It was played by a character actor and named Michael Vale, who had a poor man's Tom Selleck stash about him, and the ad campaign was this huge hit. People loved Fred the Baker. But after about fifteen years, Duncan was ready to move on to a new campaign. Sure, but they worried what might happen given just how much everybody loved Fred. So Duncan decided to do their due diligence and they asked customers what they would think if Fred the Baker just kind of stopped showing up in commercials,
maybe moved off to a farm somewhere. And guess what they said. I mean, I'd expect people to argue for his job. Almost they actually argued for him to get retirement. Apparently they said Fred could leave if he were treated like an honored friend and employee. So Duncan Donuts gave him a big retirement party including a parade in Boston and free donuts to over six million customers on his retirement day. This was September twenty second, nineteen ninety seven,
and it's a sad little coda. Four years later, actor Michael Vale actually died about the same exact time that Duncan stopped making their donuts in store. No more Fred Baker in all the senses. That's really interesting.

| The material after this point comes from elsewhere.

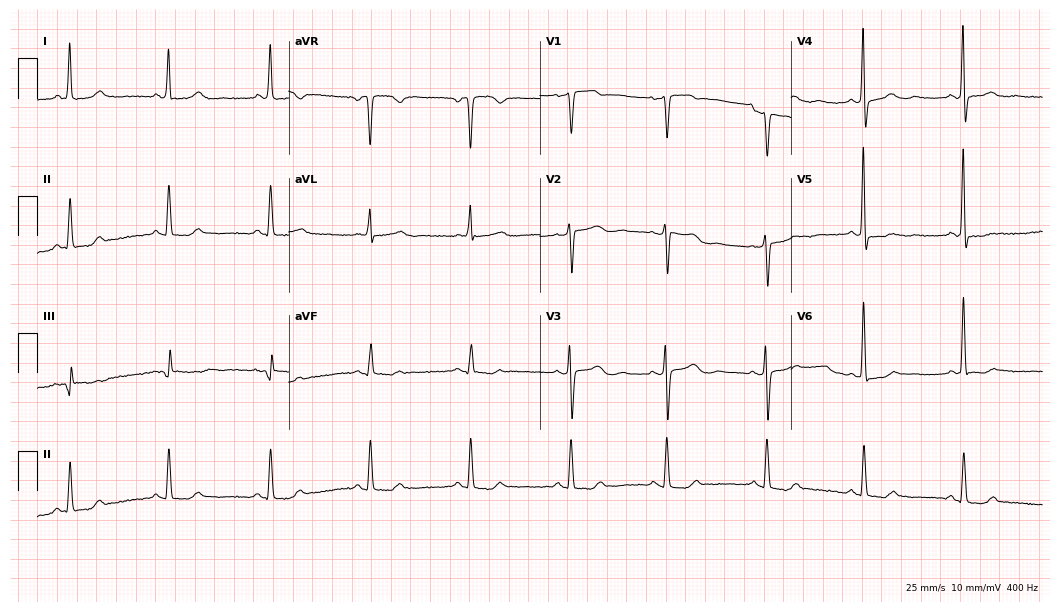
12-lead ECG from a woman, 63 years old (10.2-second recording at 400 Hz). No first-degree AV block, right bundle branch block (RBBB), left bundle branch block (LBBB), sinus bradycardia, atrial fibrillation (AF) or sinus tachycardia recorded for this tracing. Only these six findings were labelled.

You know, I kind of want to see that survey because it feels like, you know, if the options are Firefred or give him a big retirement party including a parade, like of course.
People are going to choose that. Yeah, yeah, which which ones of these would you choose?
So? Yeah, okay, Well, the s fifth fact is about a man named Ted Nagoy and he's actually the reason that four out of five donut shops in southern California are owned by Cambodian refugees and their families.
I've actually always thought that was fascinating. So how did Cambodians get so involved in US donut culture?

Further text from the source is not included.